Гардеасабаль похлопал юношу по спине и протяжно присвистнул.
– Молодчина, парень. Теперь ты официально ударник нашего участка, – изумленно сказал он.
– Я спросил у каждого, не пропадал ли у них кто-то из родственников, – продолжил Альдай, не обращая внимания на коллегу. – Все ответили отрицательно.
– И тогда ты позвонил в ОТП, – опередил его Андер.
– Именно. После этого я связался с ребятами из ОТП, и они навели меня на кое-какую мысль. Мы сошлись во мнении, что число семьсот тридцать два должно быть концом какой-то последовательности. Оно не может быть встроено в более длинный ряд – это бы увеличило количество возможных комбинаций в сотни раз. Что было бы нелогично, желай убийца действительно установить с нами контакт.
Креспо встал и налил себе кофе из стоявшей на ближайшей полке кофеварки.
– Серийные убийцы обычно оставляют подпись, – сказал он, возвращаясь к столу с дымящейся чашкой в руках. – Торрес считает, что пока рано выдвигать подобную версию. Как истинный приверженец канонов криминологии, он не готов навешивать ярлыки, пока не будет как минимум трех трупов. Я понимаю его позицию, однако все улики указывают на то, что преступник скоро снова даст о себе знать. – Он подул в чашку, и клубившийся над ней пар полетел в сторону агентов. – Продолжай, Альдай.
– Итак, повторюсь: исходя из этой гипотезы семьсот тридцать два – это окончание какой-то последовательности. При этом в ней должно быть и число девяносто четыре. Зная все это, ребята из ОТП провели перекрестный поиск по своей обширной базе данных.
Коллеги внимательно следили за тем, как он достал из лежавшей рядом бежевой папки несколько печатных листов. В цифровую эпоху, когда все отчеты выводились на принтерах, было странно видеть документы, набранные на печатной машинке, – почти анахронизм.
– Вот что удалось найти. Дело тысяча девятьсот девяносто четвертого года. Если быть точным, дело номер тысяча девятьсот девяносто четыре ноль-ноль-ноль семьсот тридцать два.
Андер взял документ и пробежал его глазами.

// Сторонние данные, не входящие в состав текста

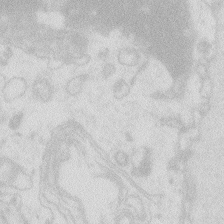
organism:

– Это наше дело, – сказал он, продолжая читать. – Нераскрытое. Дело о пропаже человека, – закончил он вполголоса.
Тень глубокой печали скользнула по его лицу. Он еще раз изучил фотографию жертвы из Олабеаги, сжимая ладонями горячую чашку кофе. Ему нравилось ощущать этот жар – он напоминал о детстве; о кружке только что подогретого на огне молока; о том чувстве уюта и безопасности, которое дарило это тепло, и о людях, с которыми он делил такие мгновения на кухне родного дома. Коллеги молчали, представляя, о чем думал инспектор.
В 1999 году бесследно исчезла Энара, сестра Андера. Тогда он был молодым полицейским, который всего год назад, после нескольких лет службы, добился перевода в Отдел уголовных расследований. Креспо отчаянно просил начальство включить его в группу, занимавшуюся этим делом, но получил категорический отказ. Руководство сочло его слишком эмоционально вовлеченным и посчитало, что от него будет больше вреда, чем пользы.
Несмотря на все усилия, брошенные на поиски, Энару так и не нашли. Дело закрыли. Шли годы, но они не могли унять его боль. То горькое отстранение все еще жгло мужчине грудь.